These manual calculations are a pain though. We can use {marginaleffects} to do it more directly:
avg_predictions(model,
newdata = datagrid(species = unique, sex = unique),
by = c("sex", "species")
)
sex species Estimate Std. Error z Pr(>|z|) S 2.5 % 97.5 %
female Adelie 3372 31.4 107.3 <0.001 Inf 3311 3434
female Chinstrap 3399 42.1 80.7 <0.001 Inf 3317 3482
female Gentoo 4750 34.0 139.5 <0.001 Inf 4684 4817
male Adelie 4040 31.4 128.5 <0.001 Inf 3978 4102
male Chinstrap 4067 42.1 96.5 <0.001 Inf 3984 4149
male Gentoo 5418 33.6 161.3 <0.001 Inf 5352 5484
Type: response
avg_comparisons(model,
newdata = datagrid(species = unique, sex = unique)
)
Term Contrast Estimate Std. Error z Pr(>|z|) S 2.5 % 97.5 %
sex male - female 667.6 34.7 19.236 <0.001 271.5 599.5 736
species Chinstrap - Adelie 26.9 46.5 0.579 0.562 0.8 -64.2 118
species Gentoo - Adelie 1377.9 39.1 35.236 <0.001 901.1 1301.2 1455
Type: response
Marginal means in conjoints represent the probability-scale fitted values from the model, calculated across a balanced reference grid of all possible combinations of feature levels. These predictions are then marginalized or averaged across features of interest and result in causal estimands like the AMCE.

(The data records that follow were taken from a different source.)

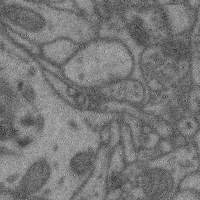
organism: Mouse
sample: Cerebral cortex
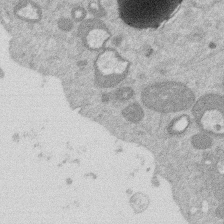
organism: Mouse
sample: Dividing mouse embryo 1 cell stage
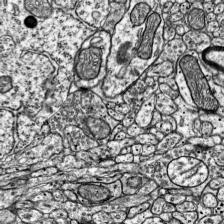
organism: Mouse
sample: Visual Cortex
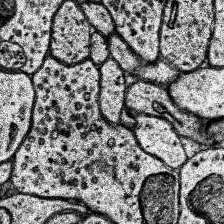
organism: Human
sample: Temporal Lobe
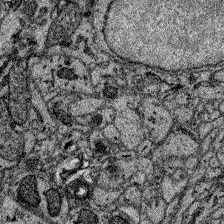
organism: Zebrafish
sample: Larval olfactory bulb
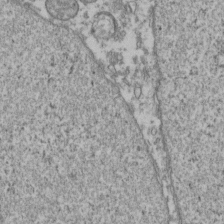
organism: Human
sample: Activated Jurkat CD4+ T cells
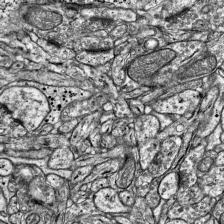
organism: Mouse
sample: Visual Cortex
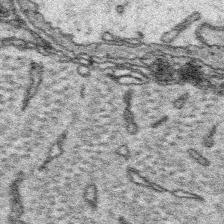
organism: Platynereis dumerilii
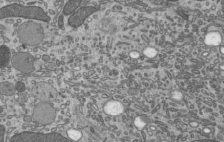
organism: Mouse
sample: Mouse epididymis efferent ductule cilia
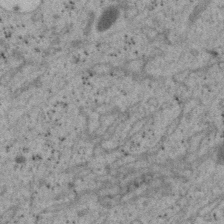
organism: Human
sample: HeLa cells
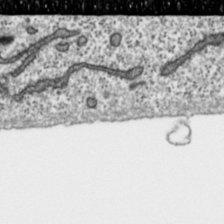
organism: Toxoplasma gondii
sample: Parasites in a vacuole inside a host cell
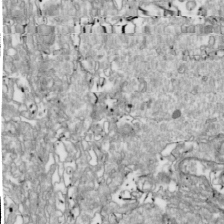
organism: Drosophila
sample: Cell division; meiosis; drosophila spermatocytes
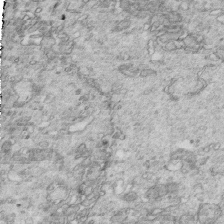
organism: Mouse
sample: Multiciliated cells
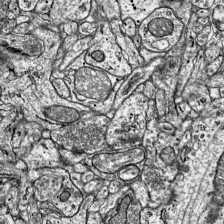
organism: Mouse
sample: Visual Cortex
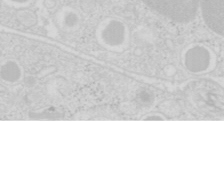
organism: Mouse
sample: Pancreas
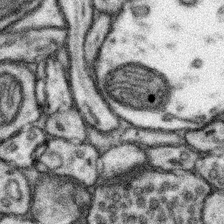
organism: Mouse
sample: Somatosensory cortex neuropil
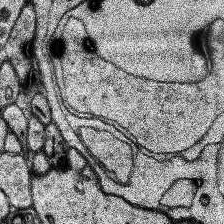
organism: Human
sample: Temporal Lobe
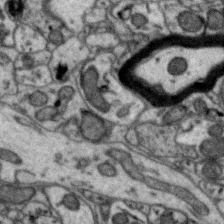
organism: Zebra finch
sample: Brain
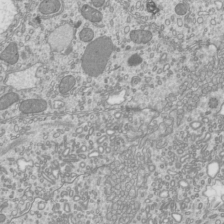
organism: Mouse
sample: Cilia; mouse epididymis
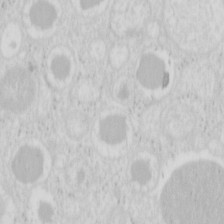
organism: Mouse
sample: Pancreas
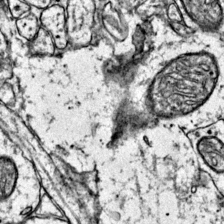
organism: Mouse
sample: Primary visual cortex
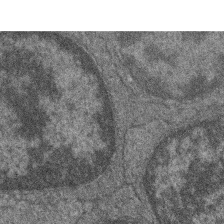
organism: Zebrafish
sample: Cilia; retinal pigment epithelium
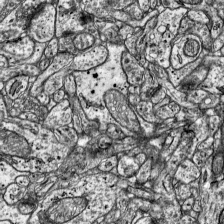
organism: Mouse
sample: Visual Cortex
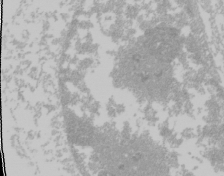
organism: Mouse
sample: Cancer cell death in ED-1 cells
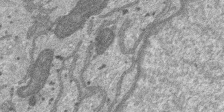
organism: Human
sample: Lung epithelial cells infected with SARS-CoV-2
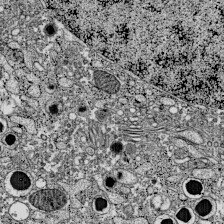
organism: C57BL Mouse
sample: Pancreatic islet
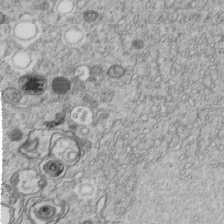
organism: C. elegans
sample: C. elegans embryo early stage
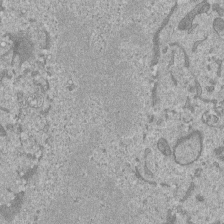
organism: Mouse
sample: ED-1 cell nuclei; centrioles
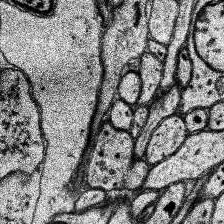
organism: Human
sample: Temporal Lobe
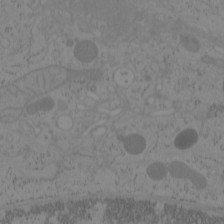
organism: Human
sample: HeLa cells
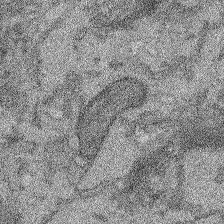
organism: Human
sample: HeLa cells
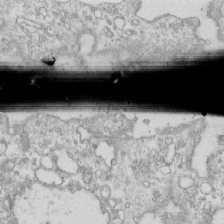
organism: Mouse
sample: Macrophages
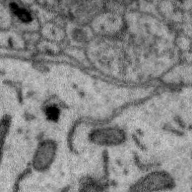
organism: Zebra finch
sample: Brain
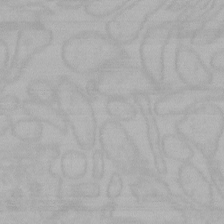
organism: Mouse
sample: Choroid plexus
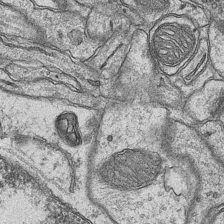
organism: Mouse
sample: CA1 Hippocampus
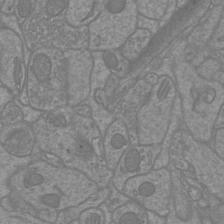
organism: Mouse
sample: Cortical neurons
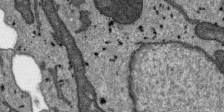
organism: Human
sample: Lung epithelial cells, uninfected (mock) control
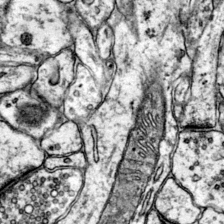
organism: Mouse
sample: Primary visual cortex
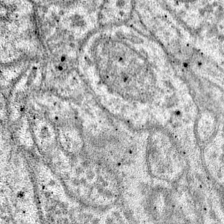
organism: Mouse
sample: Primary visual cortex
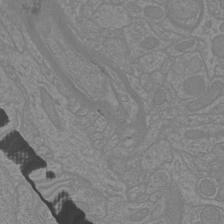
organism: Mouse
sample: Cortical neurons
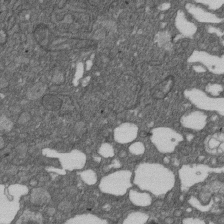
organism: Drosophila
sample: Nephrocyte
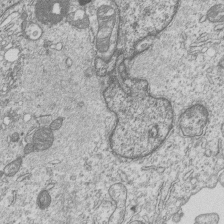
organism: Human
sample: MDA-MB-231 cells
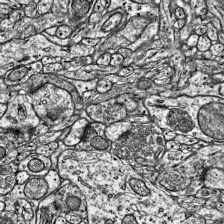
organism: Mouse
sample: Visual Cortex
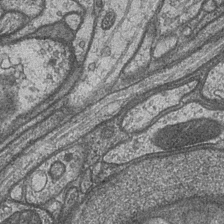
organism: Drosophila
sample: Optic medulla
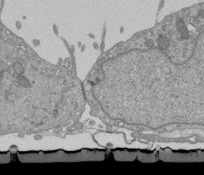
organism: Mouse
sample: ED-1 cell nuclei; centrioles
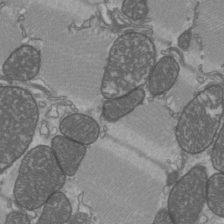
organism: C57BL Mouse
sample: Heart
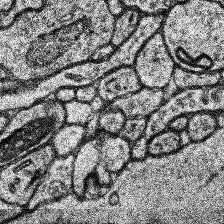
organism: Human
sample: Temporal Lobe
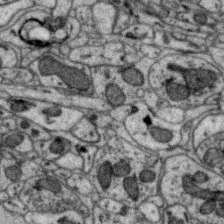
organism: Zebra finch
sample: Brain
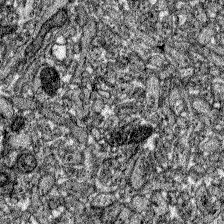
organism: Zebrafish
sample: Larval olfactory bulb
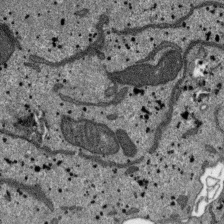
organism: Human
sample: Lung epithelial cells, uninfected (mock) control
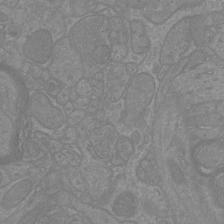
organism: Mouse
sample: Cortical neurons
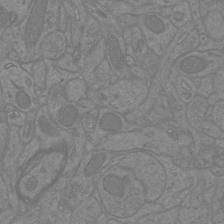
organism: Mouse
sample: Cortical neurons
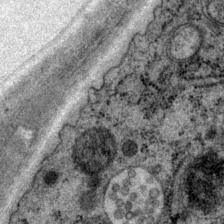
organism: P. pacificus
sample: Pharynx
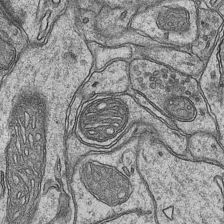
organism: Mouse
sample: CA1 Hippocampus
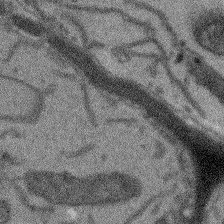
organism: Arabidopsis thaliana
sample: Root tip
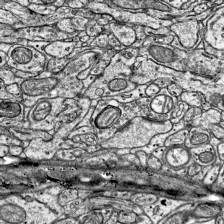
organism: Mouse
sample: Visual Cortex
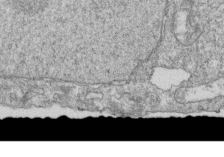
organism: Human
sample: HeLa cell HIV synapse
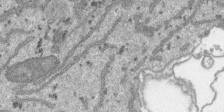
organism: Human
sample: Lung epithelial cells infected with SARS-CoV-2

In the case of the sticker experiment, there are 12 possible combinations of price, packaging, and flavor:
stickers <- readRDS("data/processed_data/study_5_sticker.rds")
model_ols <- lm(
choice ~ price + packaging + flavor,
data = stickers
)feature_grid <- stickers |>
tidyr::expand(price, packaging, flavor)
tt(feature_grid)| price | packaging | flavor |
|---|---|---|
| $2 | Plastic + paper | Chocolate |
| $2 | Plastic + paper | Nuts |
| $2 | Plastic + sticker | Chocolate |
| $2 | Plastic + sticker | Nuts |
| $3 | Plastic + paper | Chocolate |
| $3 | Plastic + paper | Nuts |
| $3 | Plastic + sticker | Chocolate |
| $3 | Plastic + sticker | Nuts |
| $4 | Plastic + paper | Chocolate |
| $4 | Plastic + paper | Nuts |
| $4 | Plastic + sticker | Chocolate |
| $4 | Plastic + sticker | Nuts |
We can feed each row of this balanced grid into the model to generate 12 predicted values:
predictions(model_ols, newdata = feature_grid)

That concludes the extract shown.